Integer selfridge primality test. m is an integer greater than or equal to 3. mp=m-1. F is a list (q(1),q(2),...,q(k)), q(1) le q(2) le ... le q(k), of the prime factors of mp, with mp equal to the product of the q(i). An attempt is made to find a root of unity modulo m of order m-1. If the existence of such a root is discovered then m is prime and s=1. If it is discovered that no such root exists then m is not a prime and s=-1. Otherwise the primality of m remains uncertain and s=0. See also SACPRIM.ISPT.

Parameters:

m - integer to test.

mp - integer m-1.

F - a map of pairs (p,e), with primes p, multiplicity e and with p**e divides mp and e maximal.

Returns:

s = -1 (not prime), 0 (unknown) or 1 (prime).

largePrimeDivisorSearch

public static long largePrimeDivisorSearch(long n,
                                           long a,
                                           long b)

Integer large prime divisor search. n is a positive integer with no prime divisors less than 17. 1 le a le b le n. A search is made for a divisor p of the integer n, with a le p le b. If such a p is found then np=n/p, otherwise p=1 and np=n. A modular version of Fermats method is used, and the search goes from a to b. See also SACPRIM.ILPDS.

Parameters:

n - integer to factor.

a - lower bound.

b - upper bound.

Returns:

p a prime factor of n, with a ≤ p ≤ b < n.

residueListFermatSingle

public static java.util.List<ModLong> residueListFermatSingle(long m,
                                                              long a)

Fermat residue list, single modulus. m is a positive beta-integer. a belongs to Z(m). L is a list of the distinct b in Z(m) such that b**2-a is a square in Z(m). See also SACPRIM.FRLSM.

Parameters:

m - integer to factor.

a - element of Z mod m.

Returns:

Lp a list of Fermat residues for modul m.

residueListFermat

public static java.util.List<ModLong> residueListFermat(long n)

Fermat residue list. n is a positive integer with no prime divisors less than 17. m is a positive beta-integer and L is an ordered list of the elements of Z(m) such that if x**2-n is a square then x is congruent to a (modulo m) for some a in L. See also SACPRIM.FRESL.

Parameters:

n - integer to factor.

Returns:

Lp a list of Fermat residues for different modules.

getUZ210

public static java.util.List<java.lang.Long> getUZ210()

Compute units of Z sub 210. See also SACPRIM.UZ210.

Returns:

list of units of Z sub 210.

factors

public static java.util.SortedMap<java.math.BigInteger,java.lang.Integer> factors(java.math.BigInteger n)

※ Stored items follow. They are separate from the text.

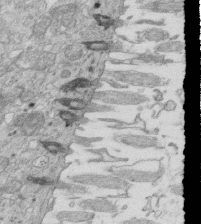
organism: Mouse
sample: Multiciliated cells
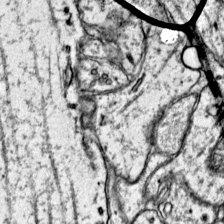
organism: Mouse
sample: Primary visual cortex
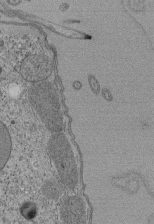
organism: Tetrahymena
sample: Cilia in tetrahymena
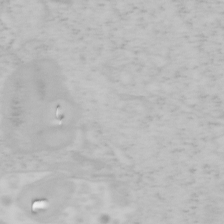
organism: Mouse
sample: OT-I killer T cells with ID8 ovarian cancer cells
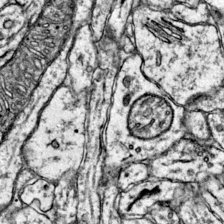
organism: Mouse
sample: Primary visual cortex
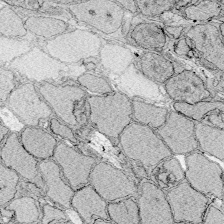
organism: Zebrafish
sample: Whole-Brain
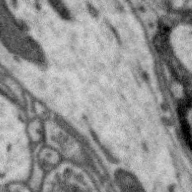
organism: Zebra finch
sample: Brain
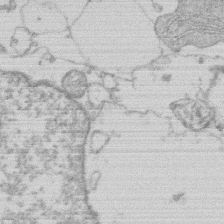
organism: Human
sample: Macrophage cells
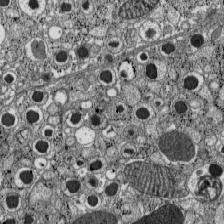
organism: C57BL Mouse
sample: Pancreatic islet
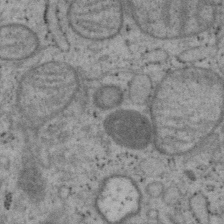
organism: Human
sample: HeLa cells
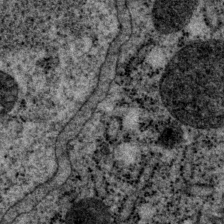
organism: P. pacificus
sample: Pharynx
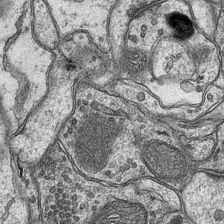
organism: Mouse
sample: CA1 Hippocampus
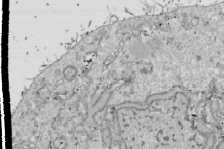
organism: Drosophila
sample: Cell division; meiosis; drosophila spermatocytes
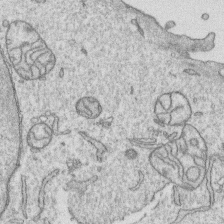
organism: Human
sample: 1205lu cells
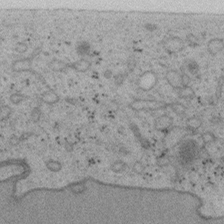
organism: Human
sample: HeLa cells
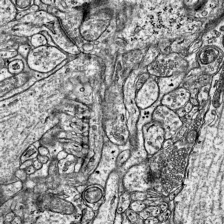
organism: Mouse
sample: Visual Cortex
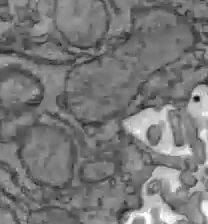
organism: C57BL Mouse
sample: Liver
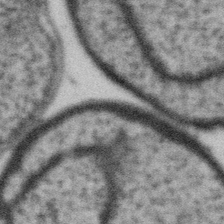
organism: Gemmata obscuriglobus
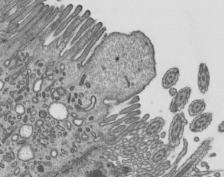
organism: Mouse
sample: Mouse epididymis efferent ductule cilia
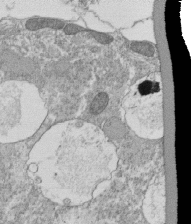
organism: Tetrahymena
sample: Cilia in tetrahymena
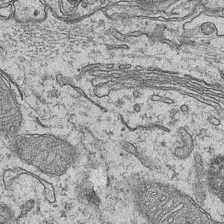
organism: Mouse
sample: CA1 Hippocampus
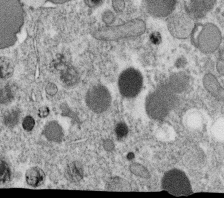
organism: C. elegans
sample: C. elegans oocyte; sperm cells
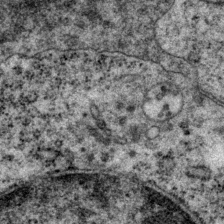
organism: P. pacificus
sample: Pharynx
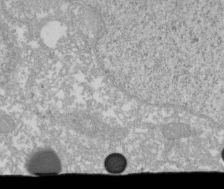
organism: Xenopus
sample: Cilia; centrioles in frog embryo cells
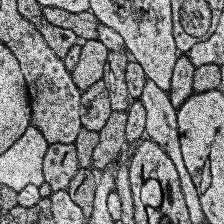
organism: Human
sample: Temporal Lobe
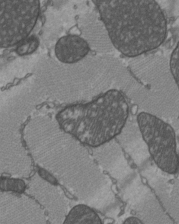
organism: C57BL Mouse
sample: Heart
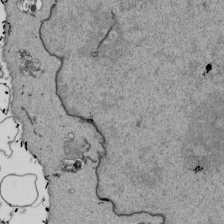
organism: Mouse
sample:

Integer factorization. n is a positive integer. F is a list (q(1), q(2),...,q(h)) of the prime factors of n, q(1) le q(2) le ... le q(h), with n equal to the product of the q(i).
In JAS F is a map. See also SACPRIM.IFACT, uses Pollards rho method.

Parameters:

n - integer to factor.

Returns:

a map of pairs of numbers (p,e) with p**e divides n.

factorsPollardRho

public static void factorsPollardRho(java.math.BigInteger n,
                                     java.util.SortedMap<java.math.BigInteger,java.lang.Integer> F)

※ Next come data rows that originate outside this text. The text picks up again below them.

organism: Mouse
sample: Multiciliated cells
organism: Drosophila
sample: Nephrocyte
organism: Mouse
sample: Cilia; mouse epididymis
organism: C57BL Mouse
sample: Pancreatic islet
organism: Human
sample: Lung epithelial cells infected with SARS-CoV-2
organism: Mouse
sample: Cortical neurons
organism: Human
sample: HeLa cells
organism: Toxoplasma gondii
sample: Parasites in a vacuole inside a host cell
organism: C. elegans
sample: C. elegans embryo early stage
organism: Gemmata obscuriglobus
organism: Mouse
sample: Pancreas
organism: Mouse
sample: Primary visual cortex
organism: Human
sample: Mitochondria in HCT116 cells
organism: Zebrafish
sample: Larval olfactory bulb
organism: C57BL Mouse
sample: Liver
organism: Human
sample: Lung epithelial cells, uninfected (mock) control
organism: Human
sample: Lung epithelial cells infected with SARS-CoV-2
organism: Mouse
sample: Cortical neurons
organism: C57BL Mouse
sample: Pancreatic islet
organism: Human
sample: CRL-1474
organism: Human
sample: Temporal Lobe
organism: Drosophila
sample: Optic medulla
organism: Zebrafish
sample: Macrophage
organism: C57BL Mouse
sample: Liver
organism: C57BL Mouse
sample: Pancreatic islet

Integer factorization using Pollards rho algorithm. n is a positive integer. F is a list (q(1), q(2),...,q(h)) of the prime factors of n, q(1) le q(2) le ... le q(h), with n equal to the product of the q(i).
In JAS F is a map.

Parameters:

n - integer to factor.

F - a map of pairs of numbers (p,e) with p**e divides n and p is probable prime, F is modified.

factorsPollardRho

public static void factorsPollardRho(long n,
                                     java.util.SortedMap<java.lang.Long,java.lang.Integer> F)

Integer factorization using Pollards rho algorithm. n is a positive integer. F is a list (q(1), q(2),...,q(h)) of the prime factors of n, q(1) le q(2) le ... le q(h), with n equal to the product of the q(i).
In JAS F is a map.

Parameters:

n - integer to factor.

F - a map of pairs of numbers (p,e) with p**e divides n and p is probable prime, F is modified.